Environment

Public donations kindle new facility for threatened platypus

Edwina Mason16 June 2021
A person holding a platypus

A new Platypus Rescue and Rehabilitation Facility will be built in Sydney thanks to a $600,000 donation from RSPCA NSW. Photo: Supplied.

In the wake of heightened concerns about the threatened status of the iconic platypus comes the news the species is to have a second dedicated rescue and rehabilitation facility in NSW.

Thanks to plans by the Taronga Conservation Society Australia and RSPCA NSW, a new purpose-built facility will serve as a refuge for platypus requiring urgent care and respite at Taronga Zoo Sydney, courtesy of a $600,000 donation from RSPCA NSW.

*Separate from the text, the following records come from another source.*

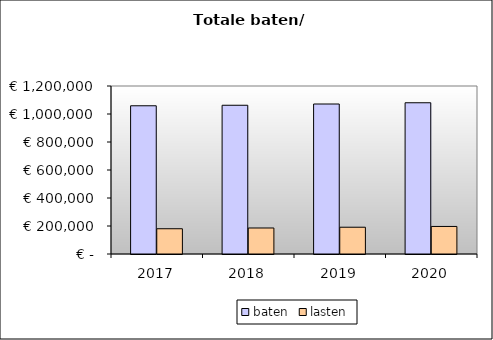
| Category | baten | lasten |
|---|---|---|
| 2017.0 | 1058760.26 | 180384.893 |
| 2018.0 | 1062481.26 | 185774.629 |
| 2019.0 | 1071411.66 | 191279.837 |
| 2020.0 | 1080342.06 | 196851.646 |

This follows the announcement in March 2021 of a similar platypus rehab facility to be constructed at Taronga’s Western Plains Zoo at Dubbo using NSW Government funding.

Taronga is well known as a leader in the care of platypus, and during the Black Summer bushfires the organisation was called on to provide care and refuge for platypus from rescued drying waterways in the ACT’s Tidbinbilla Nature Reserve.

The platypus were later released back into their habitat.

Man holding platypus

The new Platypus Rescue and Rehabilitation Facility in Sydney is the second such facility to be constructed in NSW. The first was announced in March 2021 and will be build at Taronga’s Western Plains Zoo at Dubbo. Photo: Supplied.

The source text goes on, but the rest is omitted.